In addition to traditional risk factors such as overweight and obesity, advanced maternal age, ethnicity, history of GDM, and a family history of T2DM, mineral elements may also play a significant role in the occurrence of GDM (7–9). Minerals may influence the occurrence of GDM through their effects on the secretion, synthesis, storage, and metabolism of insulin (10). Trace elements are closely related to the incidence of GDM. Insufficient intake of trace elements can impair cellular and tissue functions, leading to GDM and pregnancy-related hypertension (11). Some studies have shown that the plasma level of zinc (Zn) is negatively correlated with GDM risk, with Zn promoting the development of GDM by disrupting insulin metabolism and glucose homeostasis (12, 13). Other research suggests that high levels of iron (Fe) and copper (Cu) increase the incidence of GDM (14). Elevated Fe levels can induce oxidative stress, β-cell toxicity, and insulin resistance, potentially leading to an increased risk of GDM (15).
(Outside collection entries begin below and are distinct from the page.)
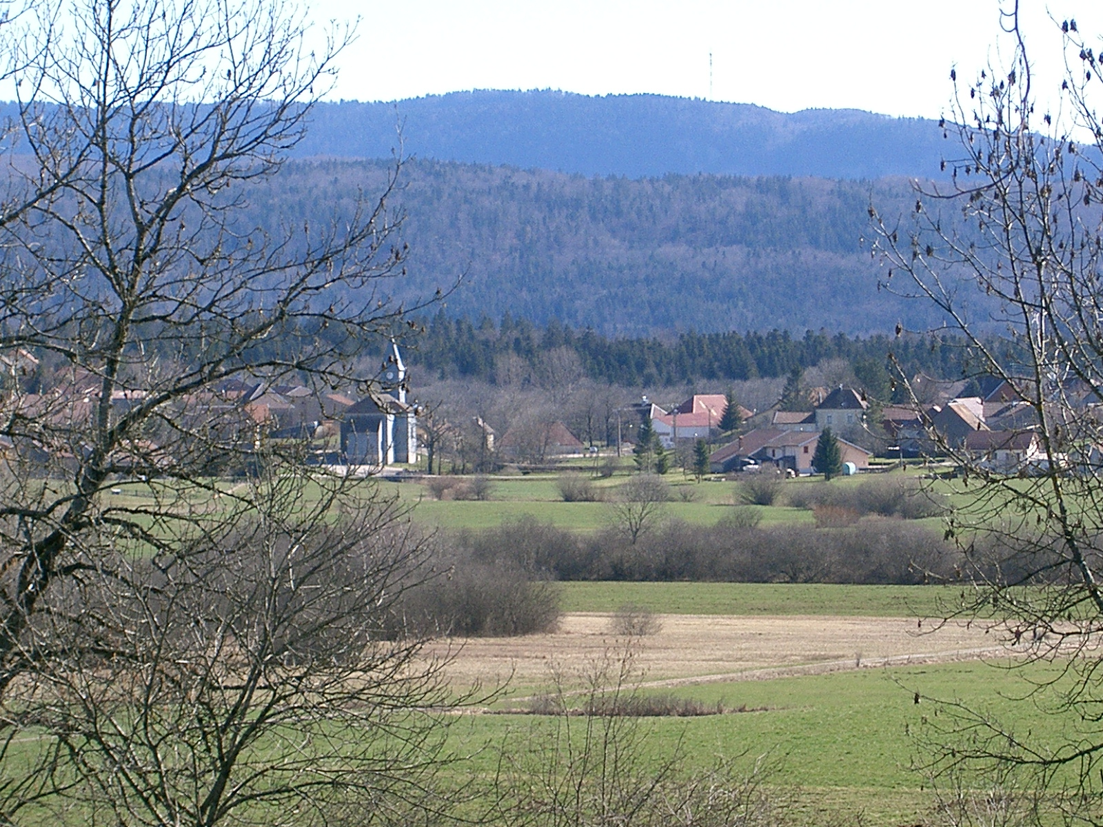 Le Vaudioux : village du département du Jura France (39)
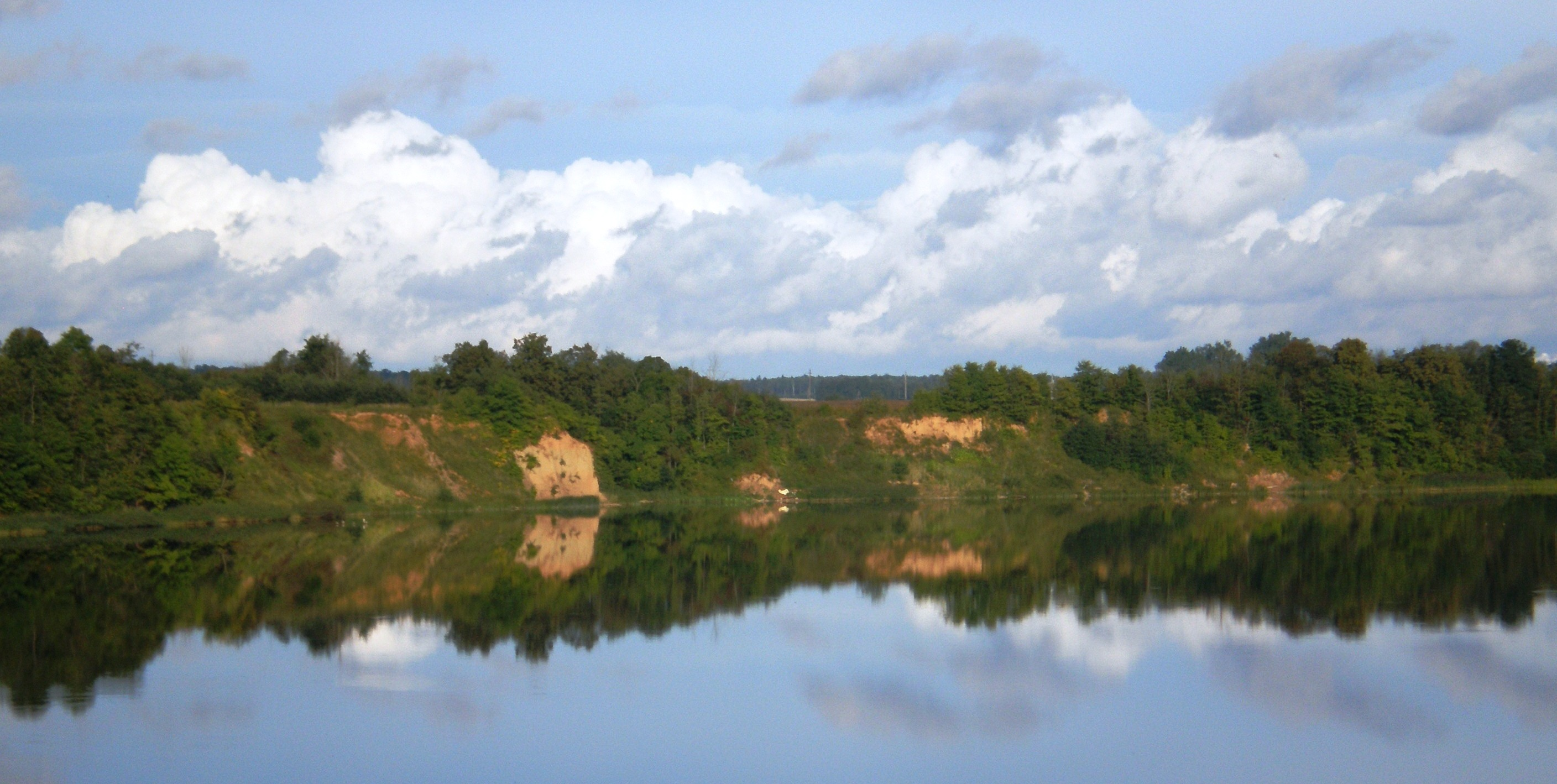 Pilsupių atodanga, Angirių tvenkinys, Kėdainių rajonas, Lietuva
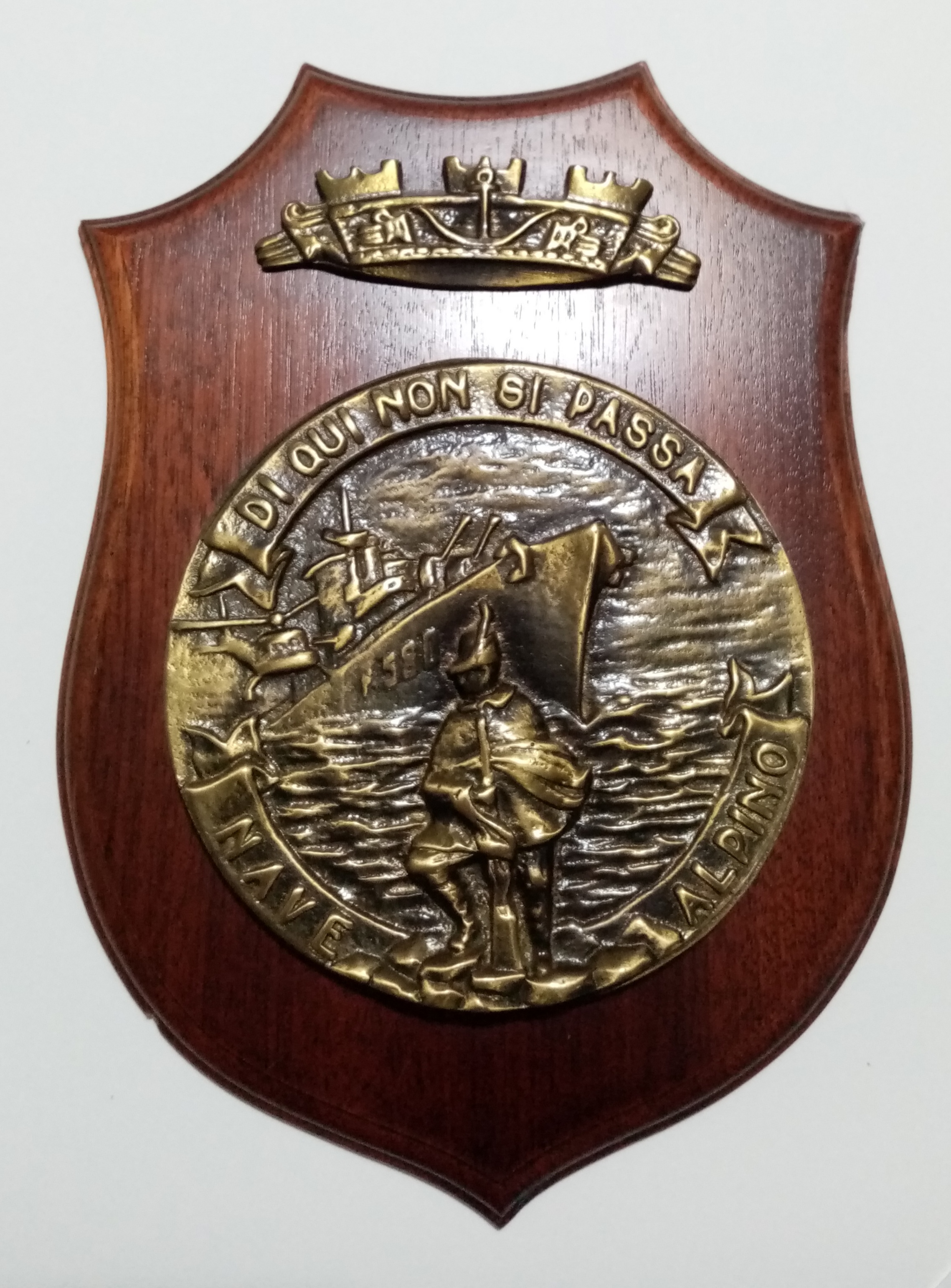 Crest della Fregata Alpino F580

It is noteworthy that macroelements also play an important role in glucose metabolism and insulin function. Evidence indicates that deficiencies in calcium and magnesium may increase the risk of GDM by impairing insulin secretion and promoting insulin resistance (16, 17). In addition, elevated potassium levels and imbalances between sodium and potassium have been associated with a higher risk of GDM (18, 19). Abnormal phosphate levels and disturbances in chloride balance may also indirectly influence insulin action by affecting energy metabolism and acid–base homeostasis (20, 21). Therefore, specific abnormalities in both trace and macroelements levels may contribute to the development of GDM through their effects on insulin function and glucose metabolism.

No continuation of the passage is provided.